Of course, this is the standard neo-liberal line. That taxpayers, ultimately are the source of funds that the government spends.

But for the non-government sector to get the funds that they remit to relinquish their tax obligations, the government has had to spend them into existence. Spending has to pre-date tax payments, which means, as a matter of elementary logic that the taxes cannot cause the spending!

Please read my blog – Taxpayers do not fund anything – for more discussion on this point.

The President continued and claimed that the introduction of the bancor was an international conspiracy where the “rogue IMF” had decreed that:

American bonds held by foreign investors must henceforth be redeemed in bancors, at an unfavorable exchange rate … American bonds sold to foreign investors must henceforth be denominated in bancors-which is a challenge to our very sovereignty as a nation.

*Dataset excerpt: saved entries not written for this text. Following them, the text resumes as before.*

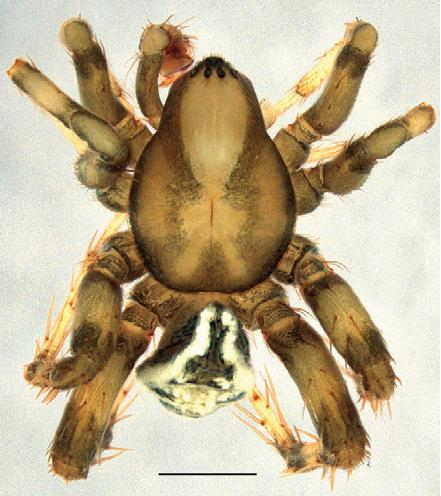 Australutica normanlarseni
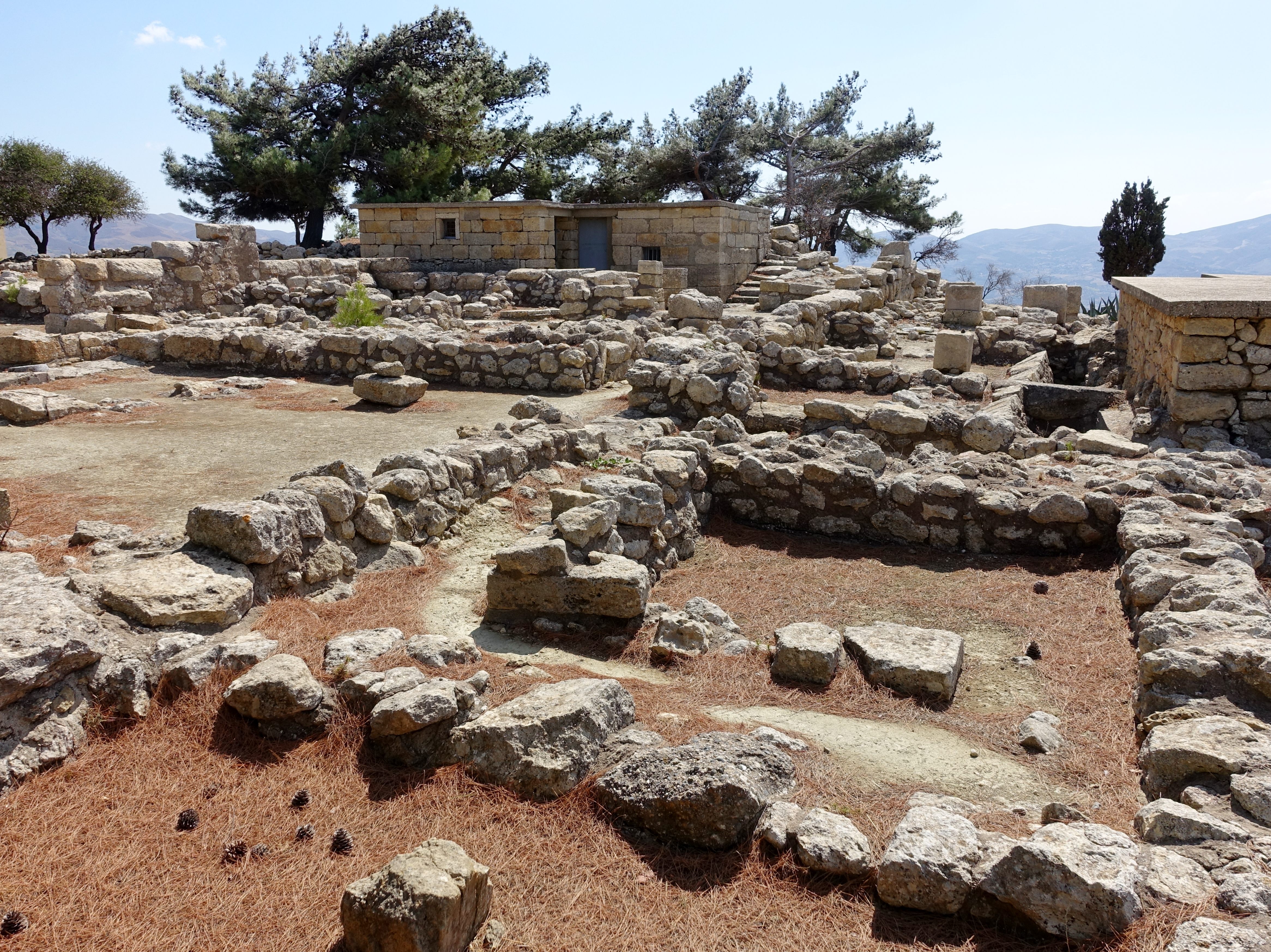 Ausgrabungsstätte der „Villa“ von Vathypetro (Βαθύπετρο), Gemeinde Archanes-Asterousia, Kreta, Griechenland
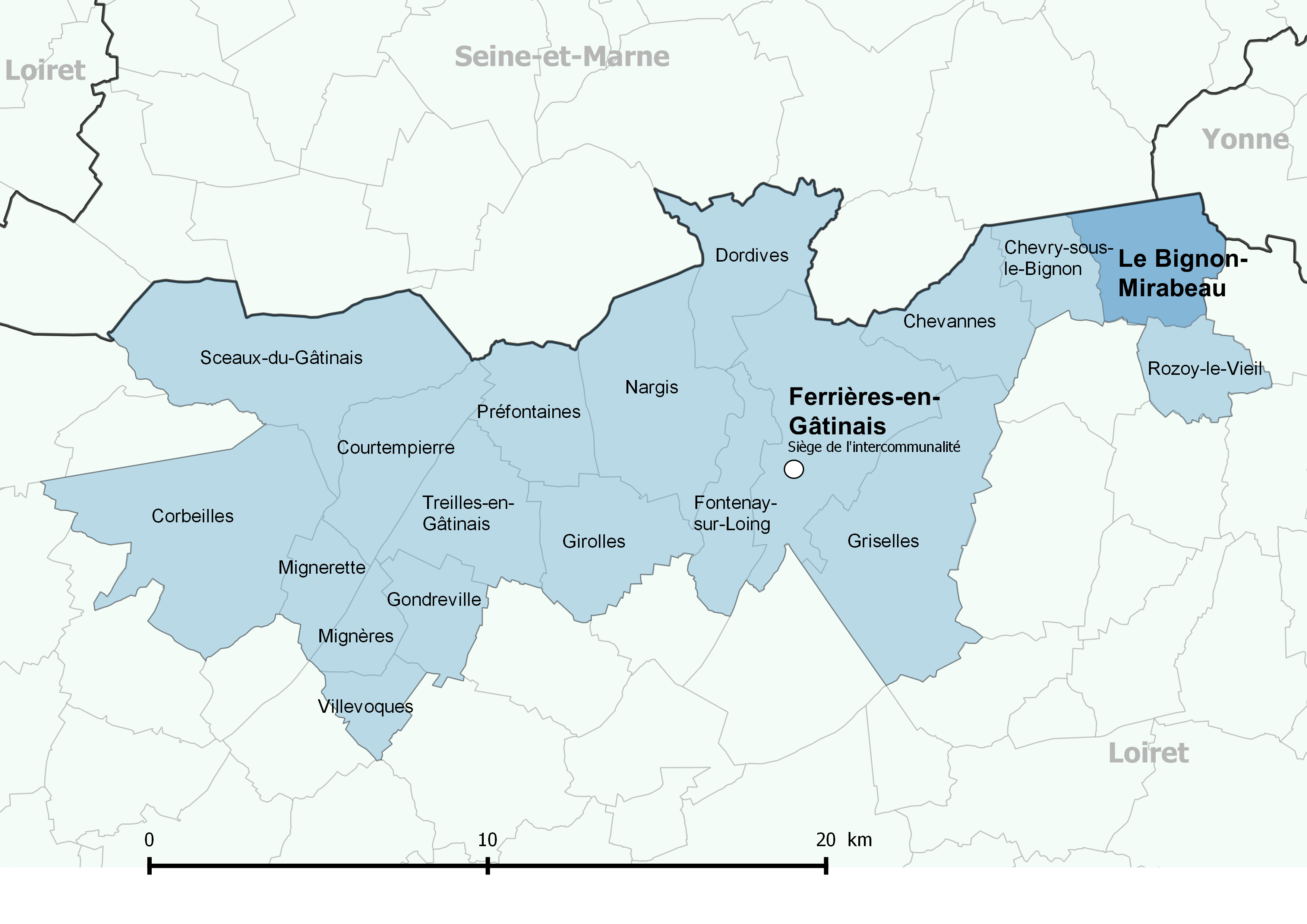 Périmètre de la communauté de communes des Quatre Vallées (Loiret) - Positionnement de la commune de Le Bignon-Mirabeau.

Which if it ever occurred would mean nothing in relation to the US governments ability to spend US dollars. They could simply determine that the bond auctions were off limits to non-US citizens, or, instruct the central bank to buy the debt not sold to US citizens (up to the volume necessary to match the fiscal deficit), or, better still, stop issuing debt altogether.

So even if a ‘rogue IMF’ intervened in this way, the only losers would be the foreigners running external surpluses against the US who would have dollars in bank accounts earning nothing and no access to a ‘safe’ interest-earning bond.

The POTUS then bans US citizens from holding these bancors, which would, in effect, stop imports.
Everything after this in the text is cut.